第28話 灰色の祈り
雨が降っていた。
灰街に似たこの都市では、雨粒さえ灰を混じえて落ちてくる。
直哉はその中を歩いていた。瓦礫の間を縫い、崩れた建物を避けながら。
昨日の戦いでカイは左腕を負傷し、仲間たちは地下にこもっている。
食料は残りわずか。
だから直哉は、まだ使えそうな倉庫を探して歩いていた。
ふと、崩れた石畳の向こうに、奇妙な建物が見えた。
半壊したドーム屋根、折れた鐘楼。
それでも、扉の前に小さな花束が置かれている。
——教会だ。
この世界に来てから、初めて見る“祈りの場”だった。
興味というより、引かれるように扉を押し開ける。
* * *
中はひんやりと静まり返っていた。
床一面に砂塵が積もり、割れたステンドグラスから光が差し込む。
その光に照らされて、小さな人影が膝をついていた。
「……だれ?」
少女の声だった。
十歳ほどだろうか。
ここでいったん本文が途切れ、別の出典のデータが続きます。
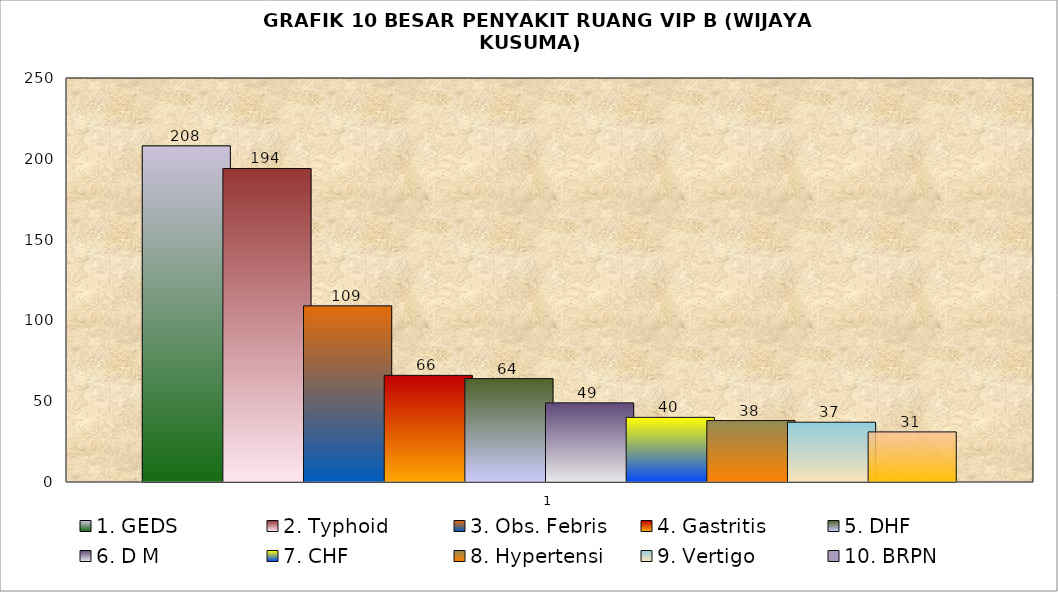
| Category | 1. GEDS | 2. Typhoid | 3. Obs. Febris | 4. Gastritis | 5. DHF | 6. D M | 7. CHF | 8. Hypertensi | 9. Vertigo | 10. BRPN |
|---|---|---|---|---|---|---|---|---|---|---|
| 0 | 208 | 194 | 109 | 66 | 64 | 49 | 40 | 38 | 37 | 31 |
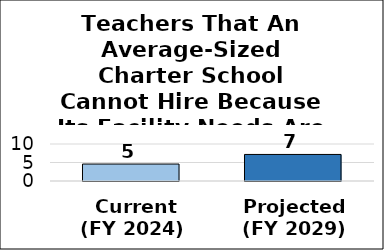
| Category | Teachers that an average-sized charter school cannot hire because its facility are not needs fully met |
|---|---|
|  Current
(FY 2024) | 4.584 |
| Projected
(FY 2029) | 7.175 |
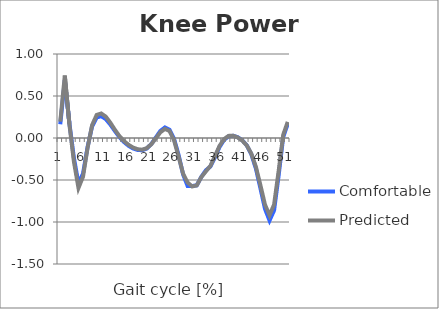
| Category | Comfortable | Predicted |
|---|---|---|
| 0 | 0.164 | 0.196 |
| 1 | 0.688 | 0.743 |
| 2 | 0.178 | 0.165 |
| 3 | -0.239 | -0.283 |
| 4 | -0.541 | -0.595 |
| 5 | -0.424 | -0.46 |
| 6 | -0.108 | -0.118 |
| 7 | 0.138 | 0.154 |
| 8 | 0.245 | 0.274 |
| 9 | 0.26 | 0.292 |
| 10 | 0.226 | 0.254 |
| 11 | 0.161 | 0.182 |
| 12 | 0.084 | 0.098 |
| 13 | 0.012 | 0.023 |
| 14 | -0.048 | -0.036 |
| 15 | -0.092 | -0.081 |
| 16 | -0.125 | -0.113 |
| 17 | -0.142 | -0.133 |
| 18 | -0.146 | -0.139 |
| 19 | -0.125 | -0.121 |
| 20 | -0.073 | -0.075 |
| 21 | 0.005 | -0.005 |
| 22 | 0.084 | 0.068 |
| 23 | 0.125 | 0.109 |
| 24 | 0.099 | 0.084 |
| 25 | -0.008 | -0.026 |
| 26 | -0.2 | -0.219 |
| 27 | -0.434 | -0.424 |
| 28 | -0.572 | -0.531 |
| 29 | -0.571 | -0.577 |
| 30 | -0.564 | -0.564 |
| 31 | -0.464 | -0.466 |
| 32 | -0.385 | -0.398 |
| 33 | -0.34 | -0.332 |
| 34 | -0.23 | -0.216 |
| 35 | -0.108 | -0.095 |
| 36 | -0.023 | -0.013 |
| 37 | 0.02 | 0.025 |
| 38 | 0.026 | 0.027 |
| 39 | 0.01 | 0.007 |
| 40 | -0.027 | -0.031 |
| 41 | -0.088 | -0.089 |
| 42 | -0.194 | -0.186 |
| 43 | -0.364 | -0.343 |
| 44 | -0.6 | -0.563 |
| 45 | -0.843 | -0.793 |
| 46 | -0.982 | -0.92 |
| 47 | -0.862 | -0.793 |
| 48 | -0.448 | -0.393 |
| 49 | 0.01 | 0.037 |
| 50 | 0.168 | 0.192 |
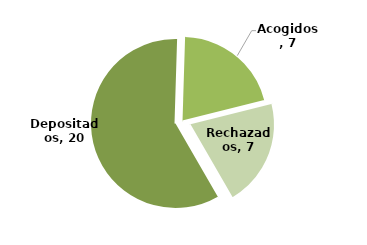
| Category | Series 0 |
|---|---|
| Depositados | 20 |
| Acogidos | 7 |
| Rechazados | 7 |

金色の髪に、破れた白衣のような服をまとっている。
だが、その目は驚くほど澄んでいた。
「僕は……直哉。街の外れの避難所にいるんだ。」
「避難所……。まだ、そんな場所が残ってるのね。」
少女は微笑んだが、その笑みには痛みが混じっていた。
「あなたは?」
「わたしはリュミナ。……ここで、祈りを守ってる。」
「祈りを、守る?」
リュミナは頷き、小さな祭壇の前に手を合わせた。
そこには、欠けた石像があった。
翼を持つ女神像。顔の部分は崩れ落ちている。
「この街の人たちは、もう神さまなんて信じなくなった。
でも……誰かが忘れないようにしておかないと、きっと、全部消えちゃうから。」
その言葉に、直哉の胸がざわめいた。
ヴァルグが影の奥で、低く呟く。
『この子は“光の残滓”を守っているのだ。
だが、この街に祈りを捧げる者など、もういない。』
リュミナは立ち上がり、祭壇の蝋燭に火を灯した。
その火は小さく揺れながらも、確かに温かかった。
「あなたは、神さまを信じる?」
「わかんない。でも……“誰かを守りたい”って気持ちは信じてる。」
リュミナは静かに微笑んだ。
「それなら、あなたも祈りの子だね。」
* * *
その夜、教会の屋根裏で雨を避けながら、二人は少しのスープを分け合った。
リュミナは小さな声で話す。
「昔ね、この教会は“導きの星”って呼ばれてたの。
戦争の前は、毎晩、鐘が鳴ってた。
でも、ある日——兵士が来て、神父さまを連れていったの。」
「……もう、帰ってこなかったの?」
「うん。でもわたし、まだ鐘を鳴らしたい。
誰かがそれを聞いて、『ここに生きてる人がいる』って思ってくれるかもしれないから。」
その願いに、直哉の心が震えた。
彼もまた、どこかで家族が生きていると信じていた。
声にならない想いを、空に届かせたいと願っていた。
「じゃあ、僕も手伝うよ。」
「え?」
「鐘、直そう。二人で鳴らそう。」
リュミナの目が大きく見開かれ、次の瞬間、涙がこぼれた。
* * *
翌朝。
二人は教会の屋根に登り、錆びついた鐘の鎖を修理した。
ヴァルグの影が動き、鎖の裂け目をつなぎ合わせる。
手を汚しながら、直哉は息を切らす。
「いくよ、リュミナ。」
「うん。」
二人で力を合わせ、鐘の舌を押した。
——ごぉぉん。
鈍くも、確かな音が街に響く。
灰の空を震わせるように、鐘の音が広がっていった。
その音を聞きつけて、地下の人々が空を見上げた。
忘れられた祈りが、ほんの少しだけ蘇る。
ヴァルグが囁く。
『これは……祈りではなく、希望の声だ。
お前の中の“光”が呼び覚ましたのだ、少年。』
直哉は鐘楼の上で風を受けながら呟いた。
「ねえ、リュミナ。もし僕がいなくなっても、この鐘を鳴らし続けて。」
「やだ。あなたが鳴らすんだよ。あなたが、生きてるうちは。」
灰色の雲の切れ間から、一筋の陽が差し込む。
その光が、二人の肩を静かに照らしていた。